9: "School Musical" (Parts 1, 2 and 3); Paul Scarlata; Alain Bala & Tom McDonald; July 29, 2021; 1DGE10
10: Max Martinez; Gary Janetti; 1DGE11
11: Orlando Gumatay; Gary Janetti; 1DGE12
Prince George devolves into a bigger diva than usual when earning the lead role in his school's performance of Oliver Twist, though he begins to doubt if he is talented. While Queen Elizabeth considered stepping down for Prince Charles, Meghan and Harry are forced to move back into Buckingham while Owen's action to prevent Kate from divorcing William instead has them consider committing regicide.
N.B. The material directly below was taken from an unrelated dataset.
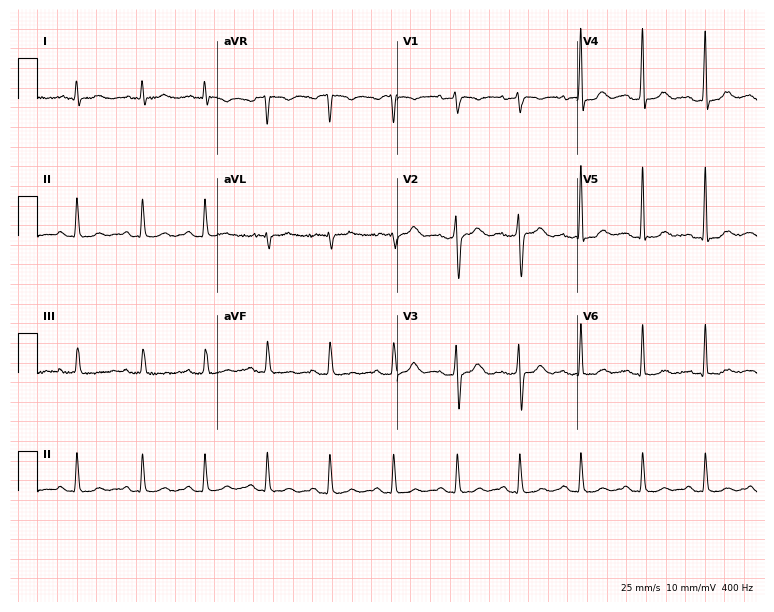
Electrocardiogram, a male patient, 27 years old. Overall reading on record: normal ECG.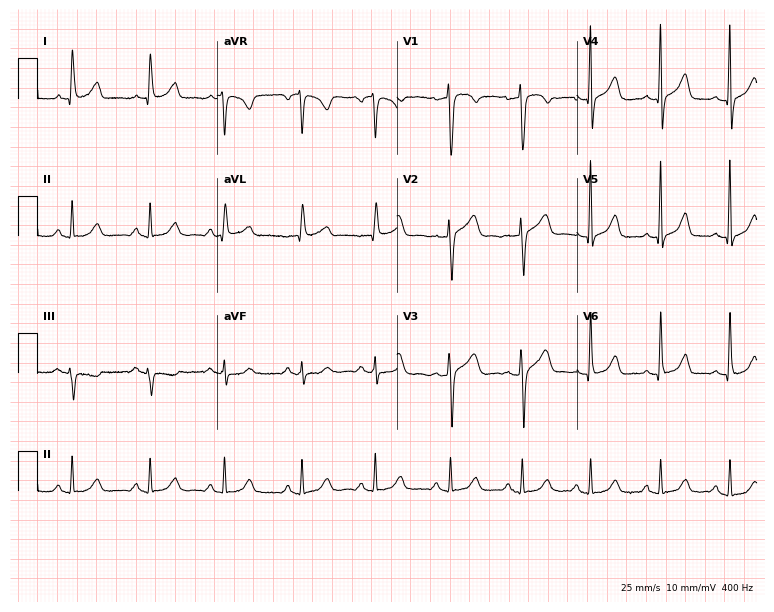
Electrocardiogram (7.3-second recording at 400 Hz), a 49-year-old female patient. Overall reading on record: normal ECG.

George ends up firing Owen after getting him to be honest with him, replacing him with a more coherent Kevin who intends to use his new position to destroy the House of Windsor.
12: "The Flummery Tart"; Neil Graf; Story by : Gary Janetti Teleplay by : Alain Bala & Tom McDonald; July 29, 2021; 1DGE13
As George has second thoughts over firing Owen, Kevin sees an opportunity to implement his revenge for his family when the queen suddenly requests a flummery tart and the staff panics. Kevin bakes the pastries and laces them with rat poison, killing off one of the staff members who had realized his true identity.

==Production==
As of 4 April 2021, Janetti has released five shorts for the series on his Instagram that are not part of the actual series itself, which comment on current events and holidays, such as the pandemic, Halloween, Valentines Day, and Easter. On July 28, 2021, HBO Max announced the series would be released the next day, with 12 episodes.
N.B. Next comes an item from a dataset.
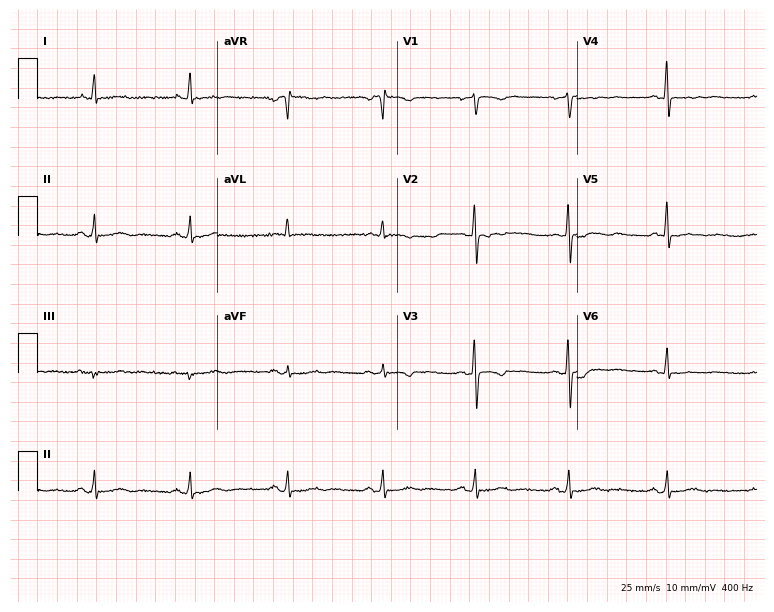
Electrocardiogram (7.3-second recording at 400 Hz), a female patient, 62 years old. Of the six screened findings (first-degree AV block, right bundle branch block (RBBB), left bundle branch block (LBBB), sinus bradycardia, atrial fibrillation (AF), sinus tachycardia), none is recorded. Findings outside these six are not listed.

On February 16, 2022, HBO Max cancelled the series after one season.

==Reception==
The Prince received an overwhelmingly negative reception from critics, with some critics and producers calling the show unfair and inappropriate. Before the series came out, Kayleigh Donaldson of Pajiba criticized Janetti, saying that the series "lacks intent and appropriate targets."

Joel Keller of Decider urged readers to skip the series, describing it as "essentially a royal version of Family Guy, and not nearly as biting and funny".